Again, the baby was able to breath on his own. In this case, the medical staff then sent the child home with his parents who were instructed to give the baby liquid morphine whenever the baby cried. The parents could not bring themselves to giving morphine and the baby survived and thrived. Just prior to mediation in the case, the defendant admitted liability for the child’s injuries. The case then settled for $8 million. Had these two babies died, the defendants in each case would face a total liability exposure of $250,000.
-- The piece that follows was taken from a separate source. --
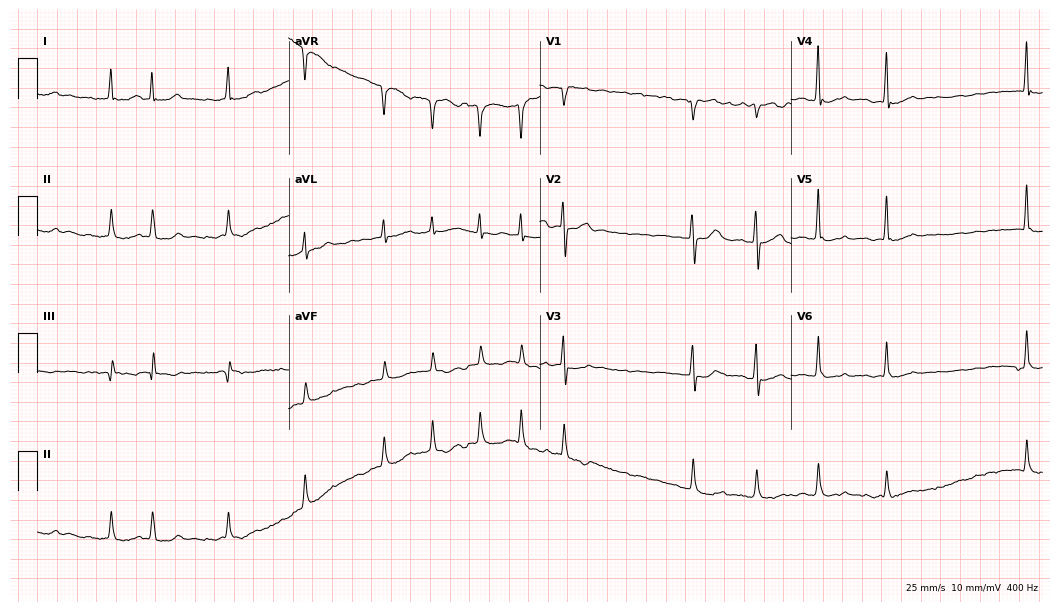
Electrocardiogram (10.2-second recording at 400 Hz), a woman, 82 years old. Interpretation includes atrial fibrillation (AF).

The third case involves a large hospital in Los Angeles where a mother entered the hospital at term and the fetal monitor showed a normal healthy fetus. Several hours later, the fetus showed evidence of severe distress on the fetal monitor, but the delivery by csection was delayed for more than an hour because of the unexplained unavailability of an anesthesiologist. When the anesthesiologist did arrive, it took more than 30 minutes to deliver the baby, with the OB taking over 10 minutes from the start of surgery to deliver the baby. After a minimal resuscitation, the obstetrician and the anesthesiologist decided to declare the baby a stillbirth, thus limiting the liability exposure for all defendants to a maximum of $250,000. The fetal monitor strip clearly predicted that the child would suffer from a severe hypoxic-ischemic brain injury if born alive, so the doctors delayed the delivery to be sure that the baby would not survive the birth process. This case is probably the most outrageous since the parents were given no opportunity to participate in a decision regarding their child. It unfortunately represents a far more common scenario in modern medical care in California than the first two cases in which these children’s will to live exceeded the doctors’ attempts to end their lives.
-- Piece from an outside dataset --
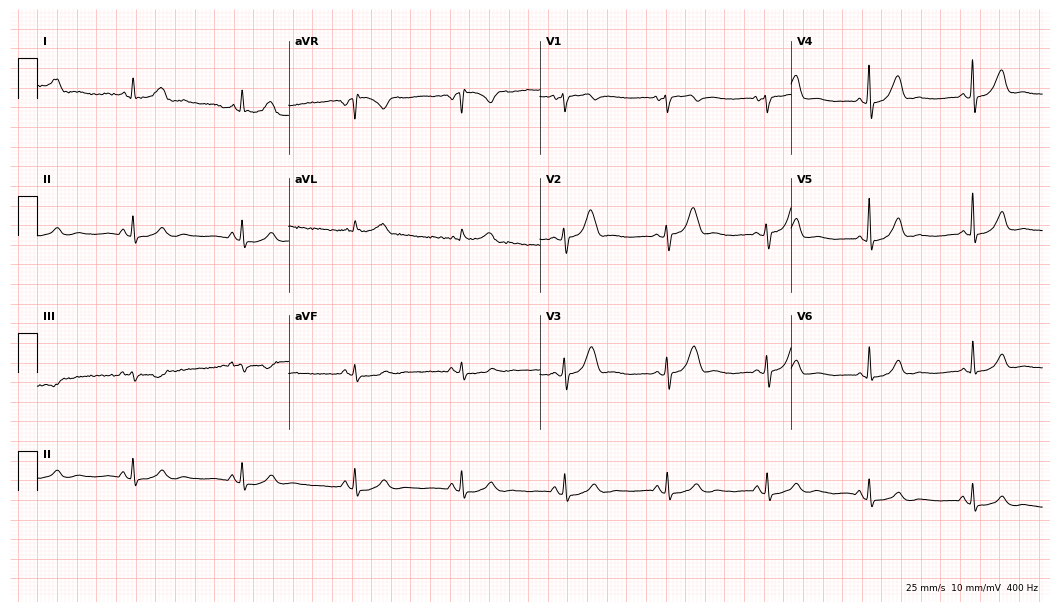
12-lead ECG from a woman, 45 years old. Labelled as a normal ECG.

No physician or nurse can ever admit that they consider the financial impact of their medical decisions and they certainly cannot ever admit that their recommendations for the withdrawal of life support have anything to do with the effect of the MICRA limit on noneconomic damages. Such an admission would lead directly to forfeiture of their license and possible criminal charges. But so long as there is a significant financial consequence of liability for a death versus liability for an individual who requires a lifetime of medical care, doctors and hospital executives will continue to “bury their mistakes.”
Bruce G. Fagel is a physician and medical malpractice attorney.